Shimada, S., Golyanik, V., Theobalt, C., & Stricker, D. (2019). IsMo-GAN: Adversarial Learning for Monocular Non-Rigid 3D Reconstruction. Retrieved from http://arxiv.org/abs/1904.12144.


Cite as: https://hdl.handle.net/21.11116/0000-0003-FE04-B
Abstract
The majority of the existing methods for non-rigid 3D surface regression from
monocular 2D images require an object template or point tracks over multiple
frames as an input, and are still far from real-time processing rates. In this
work, we present the Isometry-Aware Monocular Generative Adversarial Network
(IsMo-GAN) - an approach for direct 3D reconstruction from a single image,
trained for the deformation model in an adversarial manner on a light-weight
synthetic dataset. IsMo-GAN reconstructs surfaces from real images under
varying illumination, camera poses, textures and shading at over 250 Hz.
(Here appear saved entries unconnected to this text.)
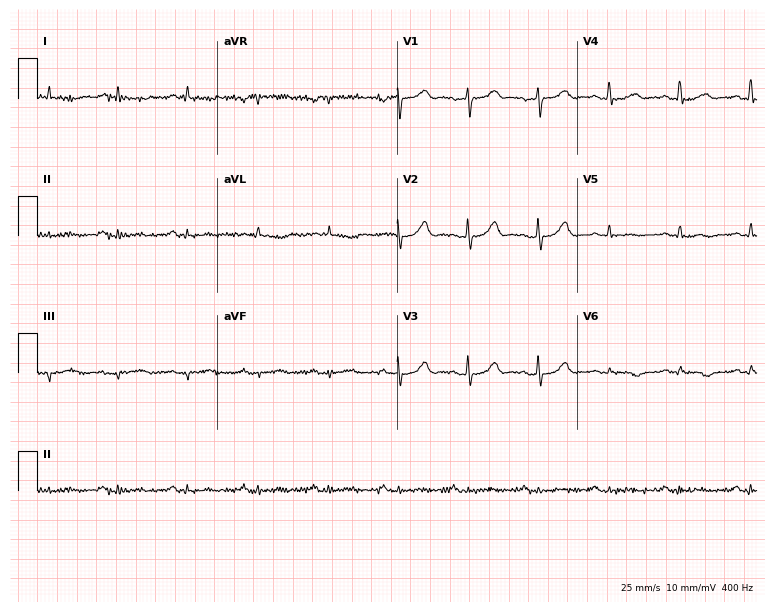
Standard 12-lead ECG recorded from a female patient, 69 years old (7.3-second recording at 400 Hz). None of these six findings is recorded: first-degree AV block, right bundle branch block, left bundle branch block, sinus bradycardia, atrial fibrillation, sinus tachycardia. Findings outside these six are not listed.
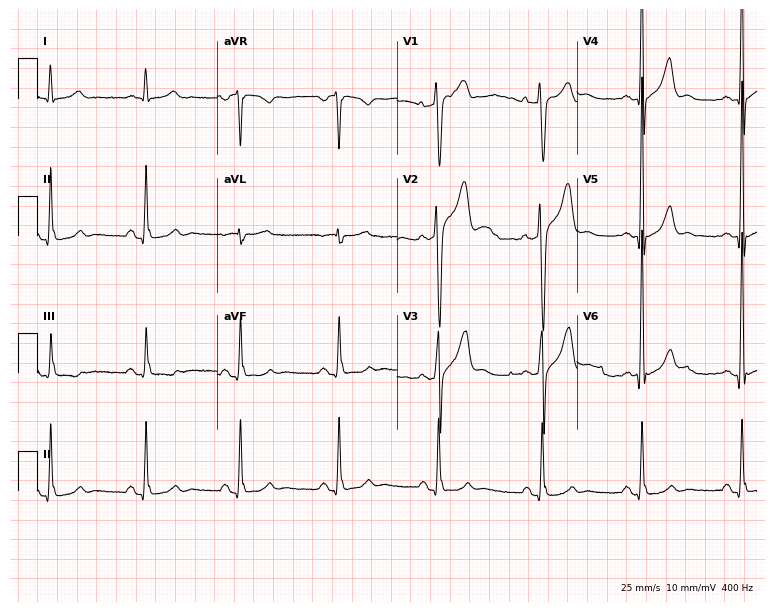
Electrocardiogram, a male patient, 43 years old. Of the six screened findings (first-degree AV block, right bundle branch block, left bundle branch block, sinus bradycardia, atrial fibrillation, sinus tachycardia), none is recorded. Other findings, if any, are not listed.
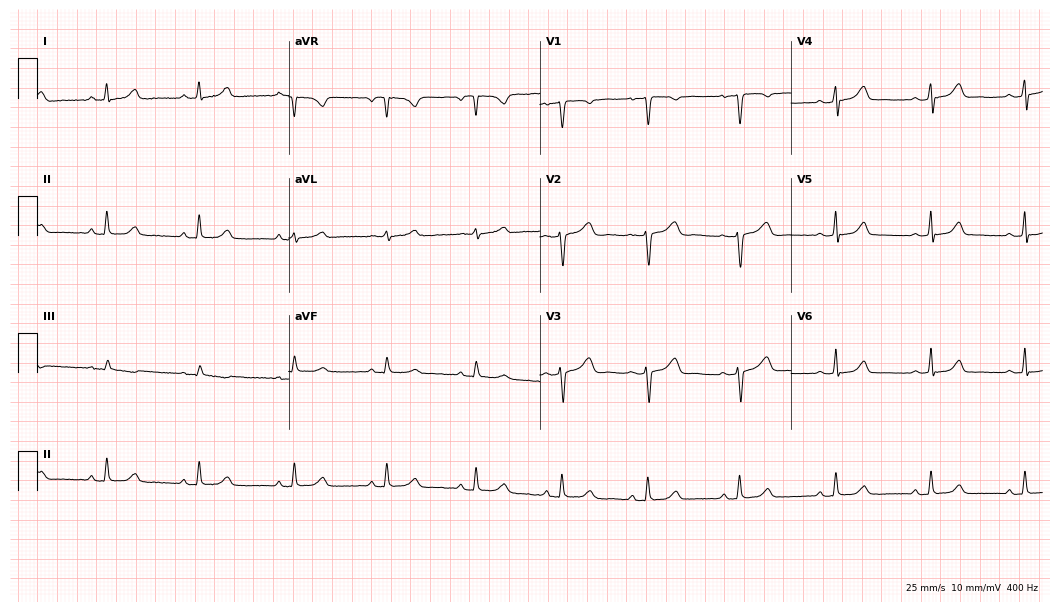
12-lead ECG from a female patient, 34 years old. Labelled as a normal ECG.
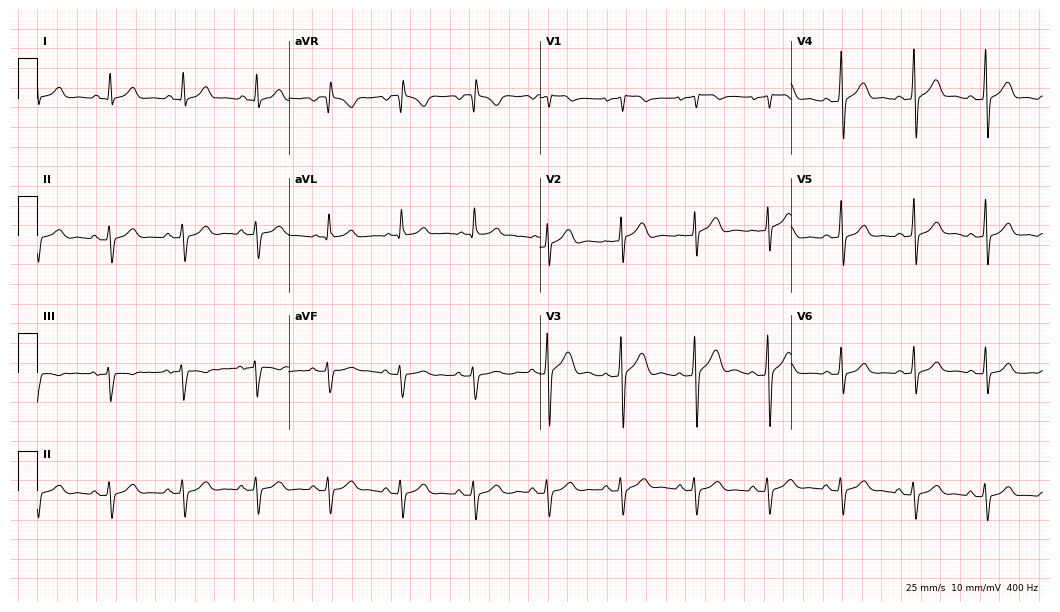
Resting 12-lead electrocardiogram (10.2-second recording at 400 Hz). Patient: a 28-year-old male. None of these six findings is recorded: first-degree AV block, right bundle branch block, left bundle branch block, sinus bradycardia, atrial fibrillation, sinus tachycardia. Other findings, if any, are not listed.

In
multiple experiments, it consistently outperforms several approaches in the
reconstruction accuracy, runtime, generalisation to unknown surfaces and
robustness to occlusions. In comparison to the state-of-the-art, we reduce the
reconstruction error by 10-30% including the textureless case and our surfaces
evince fewer artefacts qualitatively.